The present utility model may have various modified embodiments without departing from the basic technical idea and spirit, and therefore, the appended claims, rather than the specification, shall be used to define the scope of the utility model. Furthermore, the present utility model may be practiced without any of the unnecessary features not specifically disclosed, but without departing from the scope of the present utility model.

The present utility model was filed in order to enable new generation technology to gain patent authorization as soon as possible. The applicant reserves the right to submit an inventive patent application herein.

Claims (12)

1. A battery separator manufacturing apparatus that remains stable at higher charging voltages, wherein the apparatus comprises: at least one set of means for forming a battery separator substrate, means for forming a coating, and means for laminating said substrate and said coating to each other;

the apparatus for forming a battery separator substrate includes: a feeding unit of a non-polyethylene polymer (a), a feeding unit of a polyethylene polymer (B), a feeding unit of an embedded ceramic material (C), a mixing unit of a non-polyethylene polymer (a) and a polyethylene polymer (B) and an embedded ceramic material (C), and a single-layer porous film forming die, wherein the feeding unit of a non-polyethylene polymer (a) has a feeding unit discharge port of a non-polyethylene polymer (a), the feeding unit of a non-polyethylene polymer (a) has a feeding unit discharge port of a polyethylene polymer (B), and the feeding unit of an embedded ceramic material (C) has a feeding unit discharge port of an embedded ceramic material (C); the mixing unit of the non-polyethylene polymer (A) and the polyethylene polymer (B) and the embedded ceramic material (C) is provided with a feeding unit feeding port from the non-polyethylene polymer (A), a feeding unit feeding port from the polyethylene polymer (B) and a feeding unit feeding port from the embedded ceramic material (C); the single-layer porous membrane is treated by a forming die; the feeding unit discharge port of the non-polyethylene polymer (A) is communicated with the feeding unit feed port of the non-polyethylene polymer (A), and the feeding unit discharge port of the polyethylene polymer (B) is communicated with the feeding unit feed port of the polyethylene polymer (B); a discharge port of the feeding unit of the embedded ceramic material (C) is communicated with a feeding port of the feeding unit of the embedded ceramic material (C);

the means for forming the coating (D) are a feeding unit of pure ceramic material;

means for laminating said substrate and said coating (D) to each other are located downstream of said means for forming a battery separator substrate and said means for forming coating (D).

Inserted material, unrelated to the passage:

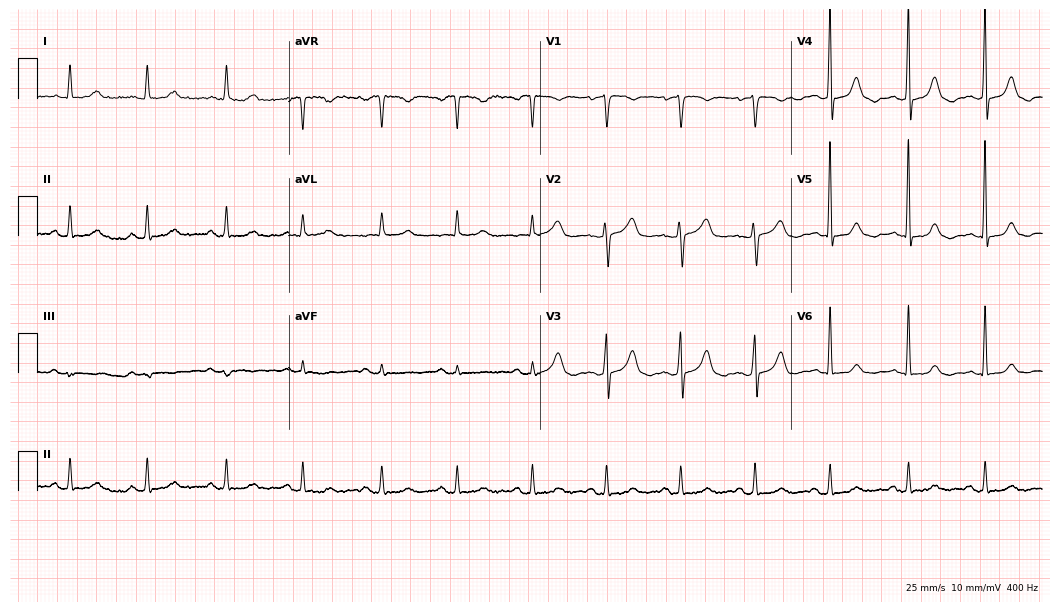
12-lead ECG (10.2-second recording at 400 Hz) from a female patient, 69 years old. Labelled as a normal ECG.
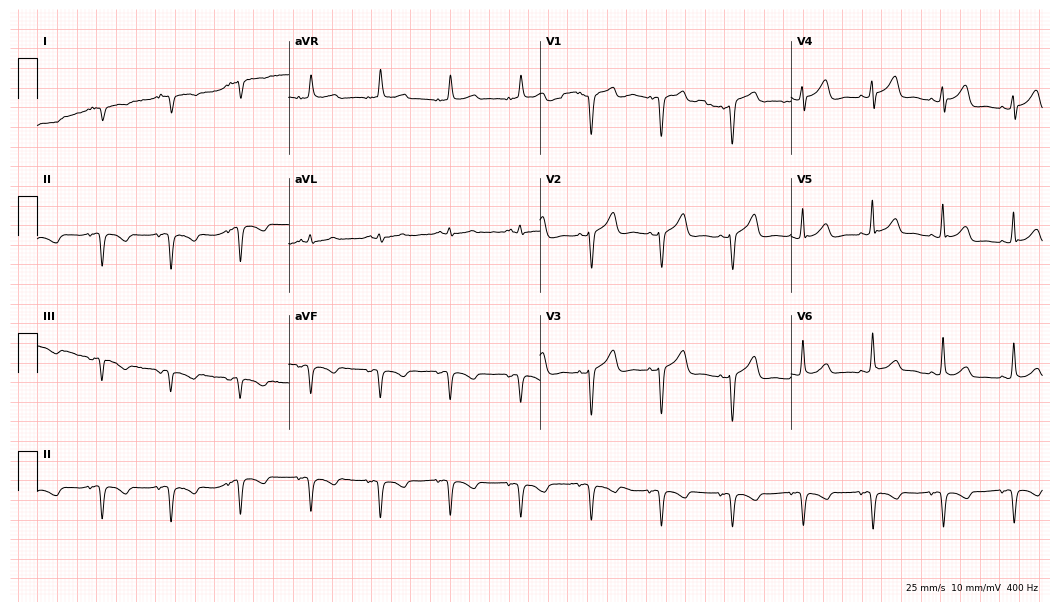
Resting 12-lead electrocardiogram (10.2-second recording at 400 Hz). Patient: a 65-year-old female. None of these six findings is recorded: first-degree AV block, right bundle branch block, left bundle branch block, sinus bradycardia, atrial fibrillation, sinus tachycardia.

2. The battery separator manufacturing apparatus of claim 1, wherein the means for forming a coating layer (D) is disposed on at least one side of the means for forming a battery separator substrate.

3. The battery separator manufacturing apparatus of claim 1, wherein the feeding unit of the embedded ceramic material (C) has a third feeding valve in an open state in operation; whereas the feeding unit of the non-polyethylene polymer (a), the feeding unit of the polyethylene polymer (B) have a first feeding valve and a second feeding valve, respectively, at least one of said first feeding valve and said second feeding valve being in an open state in operation.

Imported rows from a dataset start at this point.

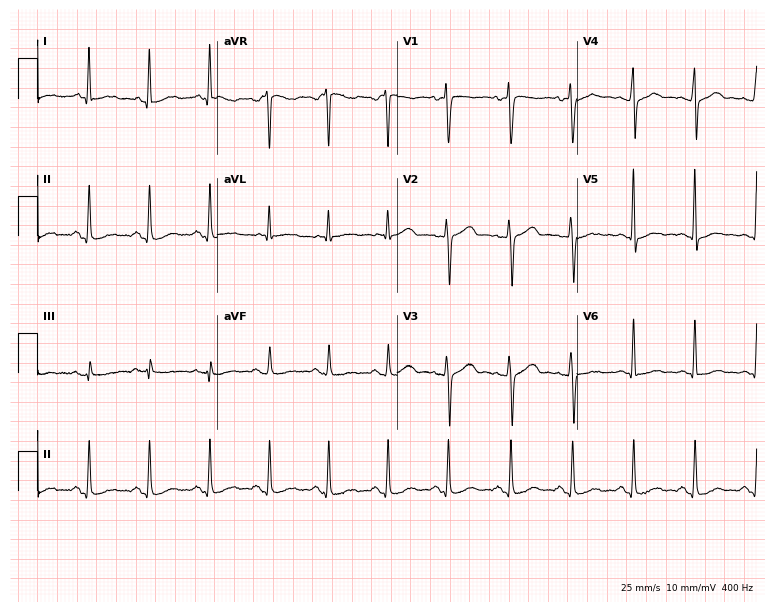
12-lead ECG from a female patient, 52 years old. No first-degree AV block, right bundle branch block, left bundle branch block, sinus bradycardia, atrial fibrillation or sinus tachycardia recorded for this tracing. Findings outside these six are not listed.
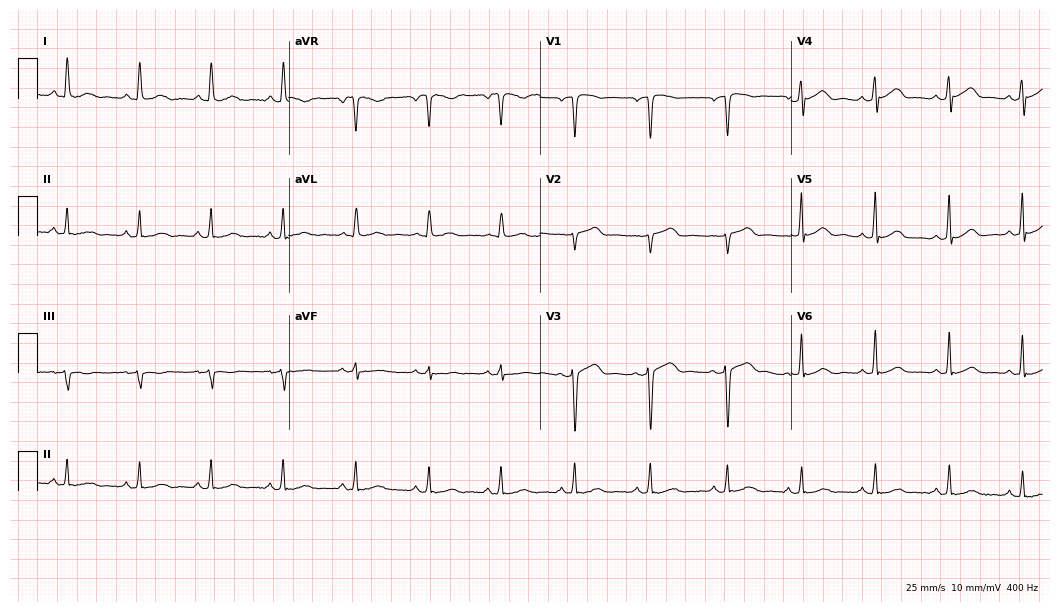
12-lead ECG from a 52-year-old female patient. Recorded interpretation: within normal limits.
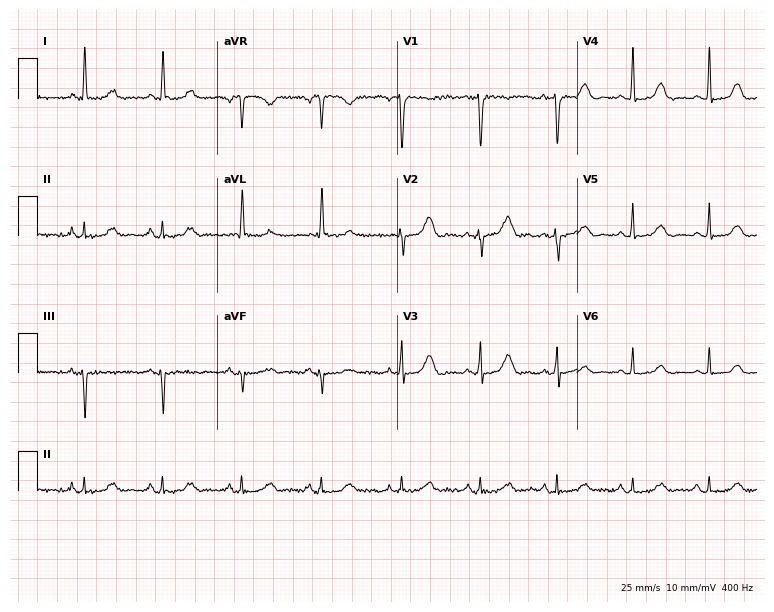
12-lead ECG (7.3-second recording at 400 Hz) from an 82-year-old female patient. Screened for six findings — first-degree AV block, right bundle branch block, left bundle branch block, sinus bradycardia, atrial fibrillation, sinus tachycardia — none is recorded.
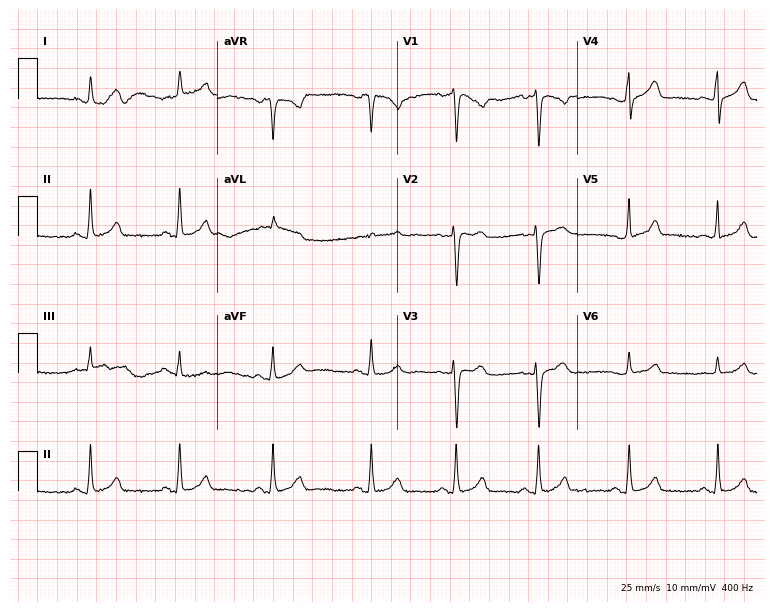
Resting 12-lead electrocardiogram (7.3-second recording at 400 Hz). Patient: a woman, 25 years old. Read as a normal ECG.
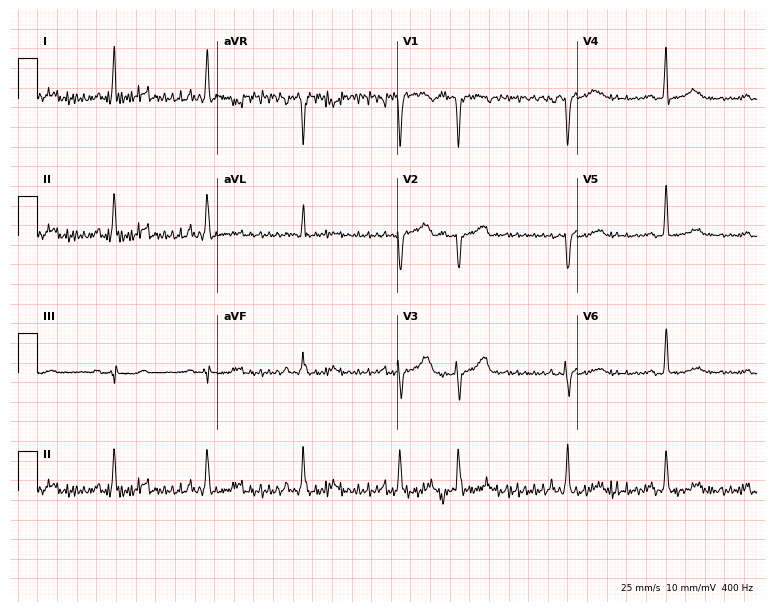
Resting 12-lead electrocardiogram. Patient: a 54-year-old female. Read as a normal ECG.
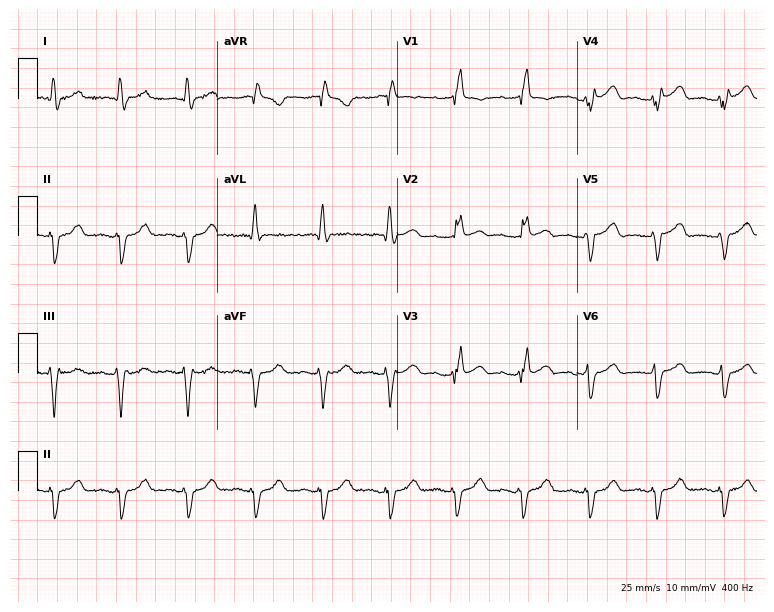
12-lead ECG from an 80-year-old female patient (7.3-second recording at 400 Hz). No first-degree AV block, right bundle branch block, left bundle branch block, sinus bradycardia, atrial fibrillation or sinus tachycardia recorded for this tracing. Only these six findings were labelled.

4. The battery separator manufacturing apparatus according to claim 1, wherein at least one of the feeding unit of the non-polyethylene polymer (a), the feeding unit of the polyethylene polymer (B), the feeding unit of the embedded ceramic material (C), and the coating layer (D) forming means is an extruder.

5. The battery separator manufacturing apparatus according to claim 1, wherein the feeding unit of the non-polyethylene polymer (a) is a feeding unit of poly 4-methylpentene, a feeding unit of polyphenylene sulfide, a feeding unit of polybenzimidazole, a feeding unit of polytrifluoroethylene, a feeding unit of polyamide 66, a feeding unit of ethylene/vinyl alcohol copolymer, a feeding unit of polyvinylidene fluoride, and/or a feeding unit of polyoxymethylenes.

6. The battery separator manufacturing apparatus according to claim 1, wherein the feeding unit of the polyethylene polymer (B) is a feeding unit of high-density polyethylene, a feeding unit of isotactic polypropylene, and/or a feeding unit of ultra-high molecular weight polyethylene.

7. The battery separator manufacturing apparatus according to claim 1, wherein the feeding unit of the embedded ceramic material (C) is a feeding unit of ceramic particles, a feeding unit of alumina, a feeding unit of boehmite, a feeding unit of barium sulfate, a feeding unit of an X-ray detectable element, a feeding unit of metal oxide, a feeding unit of metal phosphate, a feeding unit of metal carbonate, a feeding unit of X-ray fluorescent material, a feeding unit of metal salt, and/or a feeding unit of metal sulfate; the metal feeding units are Zn feeding unit, ti feeding unit, mn feeding unit, ba feeding unit, ni feeding unit, W feeding unit, hg feeding unit, si feeding unit, cs feeding unit, sr feeding unit, ca feeding unit, rb feeding unit, ta feeding unit, zr feeding unit, al feeding unit, pb feeding unit, sn feeding unit, sb feeding unit, cu feeding unit, and/or Fe feeding unit.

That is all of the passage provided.